Gifts? He had pretty much everything. Size, strength, formidable fetching ability, the heft to avoid being displaced under the dropping ball (ask Kieran Bergin), a turn of foot, a sublime first touch and an exocet shot off either side. Brian Hogan, Jackie Tyrrell and Aidan Fogarty all tweeted yesterday to hymn him as “the most naturally talented forward” they’d hurled with. How he was such a poor penalty taker remains inexplicable.
Power had something else on top of it all, though. Most inordinately gifted hurlers are functional in the extreme. It is the bedrock of their game: the ability to enact the skills in a flash and move on to the next task. There are no extra marks for style and one doesn’t pay a surcharge for the sight of them in action. But Power had a satin smoothness about him,a kind of electric honey. He did things quickly but he never hurried.
The only thing he lacked was generalship, and that was fair enough. For the creator, to have made him a leader of men on top of everything else would have been just playing games.
At the risk of coming over all existential, it’s hardly too much to suggest Power’s very panoply of talents mitigated against his leadership skills. He wasn’t one of those players required to analyse their game endlessly or labour even more conscientiously in order to atone for a skills deficit.
Power was so good he didn’t need to make a song and dance about it. Years went by without him seizing a big game by the throat. It was vaguely irritating but it wasn’t fatal; leadership qualities weren’t needed on his part as long as Shefflin was there to lead the regiment out of the trenches and over the top.
(Odd, incidentally, how the qualities of the father are not always visited upon the son. Richie senior was one of the most diligent hurlers ever to pull on the stripes, the ultimate 110% man. Richie senior’s name would have been on Cody’s team sheet before Richie junior most days.)
Upon which the supreme moment arrived in 2014 and Shefflin wasn’t there any more. Fortunately for Kilkenny, Power was.
The first of his three goals against Tipp was probably the best of the lot. It was unquestionably the one that has — wrongly — received the least credit: an astonishingly feathery touch, with the bas of his hurley angled, to dink TJ Reid’s layoff over the outrushing Darren Gleeson and the agility to meet it on the other side. It looked simple; it was anything but. No other Kilkenny player since DJ Carey could have managed it.
His other goal that afternoon was flashier. A swift pick-up on the run; an attempt at an early shot initiated but aborted; the sliotar back on the stick for another few metres. Then and only then was the trigger pulled and the ball despatched across Gleeson and into the far top corner.
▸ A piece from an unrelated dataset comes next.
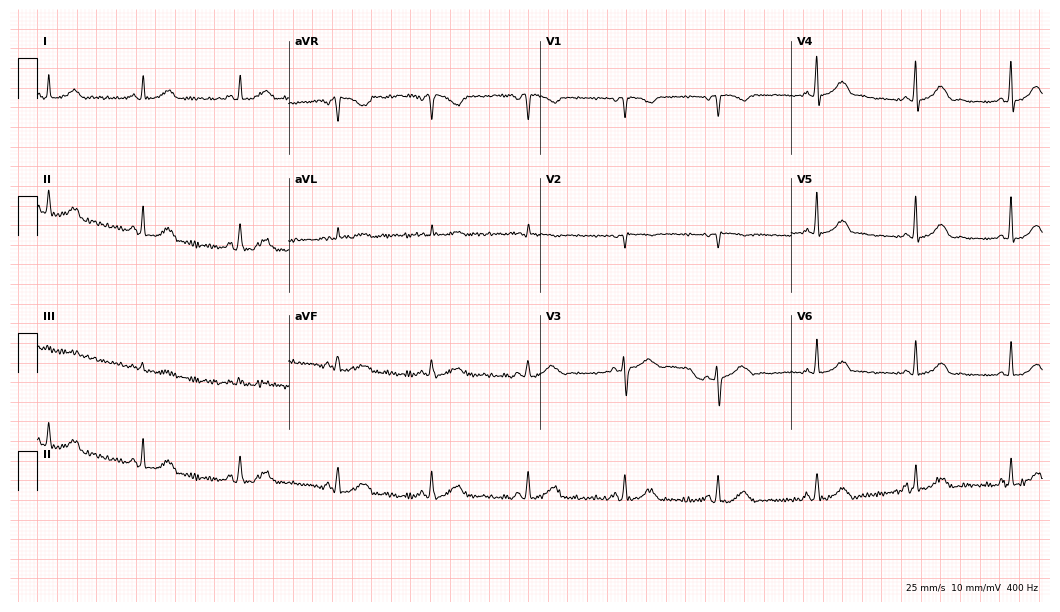
Electrocardiogram (10.2-second recording at 400 Hz), a woman, 43 years old. Of the six screened findings (first-degree AV block, right bundle branch block, left bundle branch block, sinus bradycardia, atrial fibrillation, sinus tachycardia), none is recorded. Other findings, if any, are not listed.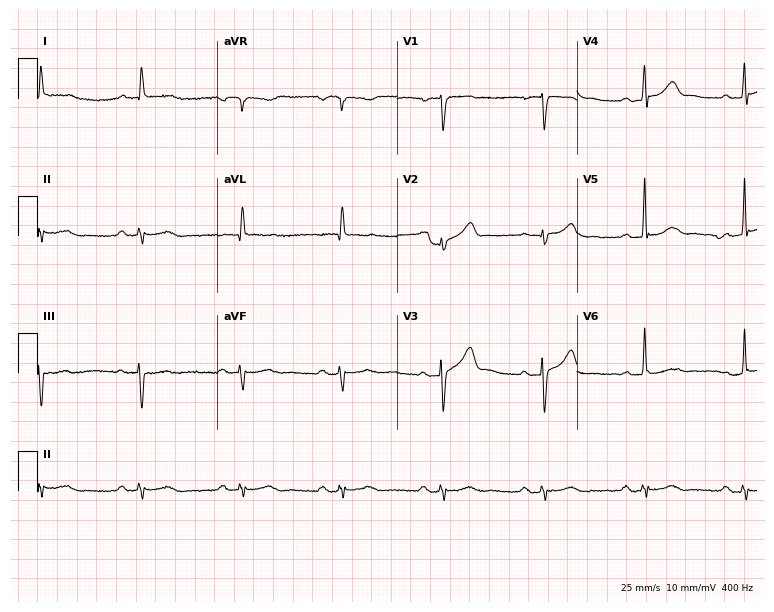
Electrocardiogram, a man, 66 years old. Of the six screened findings (first-degree AV block, right bundle branch block (RBBB), left bundle branch block (LBBB), sinus bradycardia, atrial fibrillation (AF), sinus tachycardia), none is recorded.

Finally came the goal that handed the winners the initiative in the replay. There was a case for saying he fouled Kieran Bergin as Michael Fennelly’s line ball dropped 20 metres out at the Railway end, but Brian Gavin decided there was a pair of them in it and Power won the physical battle before retrieving his hurley from Bergin’s grasp, catching, fashioning space for himself and unleashing a low shot that took the requisite, goalkeeper-killing bounce on its way to the corner of the net.
Bogart and Bergman always had Paris. Power will always have 2014.
He can take considerable pride, moreover, from how well he lasted the course in that most unforgiving of testing grounds, Nowlan Park, despite the injuries.
There was grittiness to back up the glitz.
It took him years but eventually he got around to fulfilling that absurd potential of his. More so than the eight All Ireland medals, that’s Power’s epitaph.